Tapos | jurnaldepok.id
Pedagang yang menjual obat daftar G dan warungnya digerebek pemuda Karang Taruna, Kelurahan Sukatani, Kecamatan Tapos, melarikan diri dan dikejar pihak Kepolisian.

Kapolsek Cimanggis, Kompol Judika Sinaga saat dihubungi wartawan mengatakan, polisi memeriksa pria inisial KM karena menjual obat-obatan terlarang di sebuah warung sembako di Sukatani, Tapos, Depok. Polisi mengejar teman pelaku yang mengajak pelaku menjual obat-obatan tersebut.

“Temannya yang juga pedagang menghilang. Ini benar-benar orang kampung yang dimanfaatkan pelaku. Polisi saat ini tengah mengejar teman pelaku.
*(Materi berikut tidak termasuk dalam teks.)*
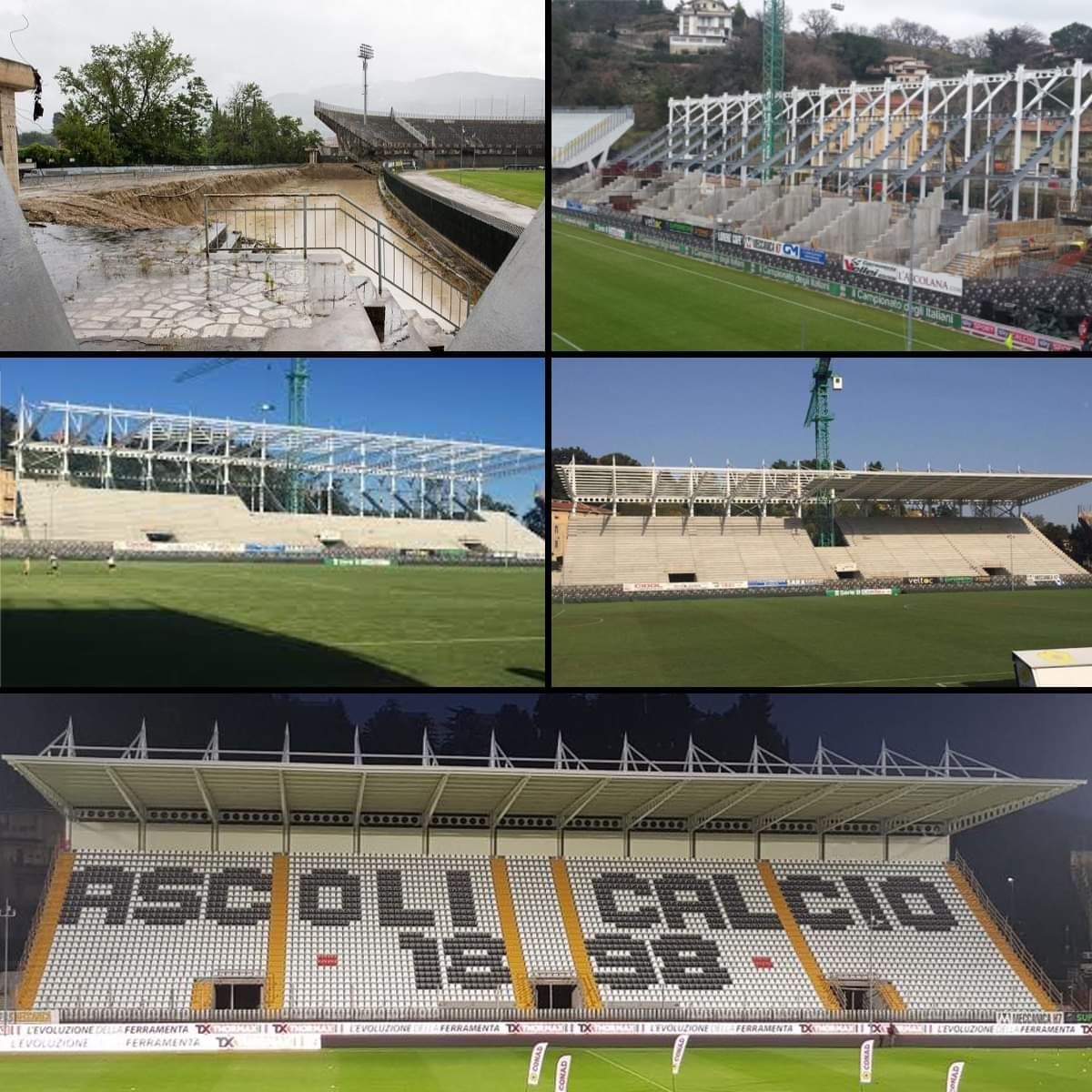 Le varie fasi di costruzione dello stadio Cino e Lillo del Duca di Ascoli Piceno.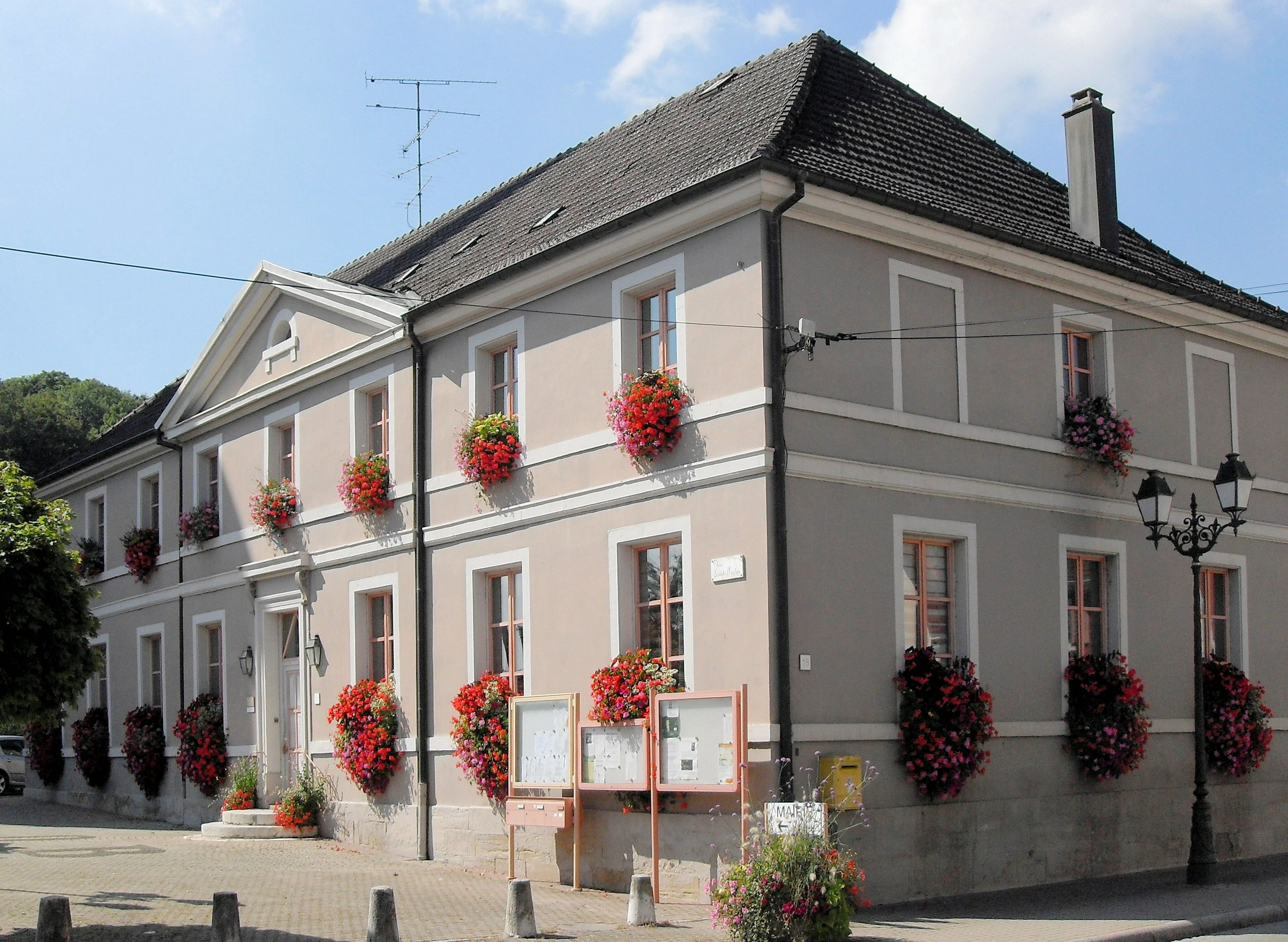 La mairie d'Oltingue

Iya kami sedang cari,” katanya.

Polisi mengatakan, pelaku diajak temannya untuk kerja di warung tersebut. Pelaku juga baru bekerja selama 15 hari. Polisi berhasil menyita barang bukti berupa 56 butir obat-obatan terlarang yang dijual pelaku. Adapun saat ini kasus tersebut masih dalam penyelidikan pihak kepolisian.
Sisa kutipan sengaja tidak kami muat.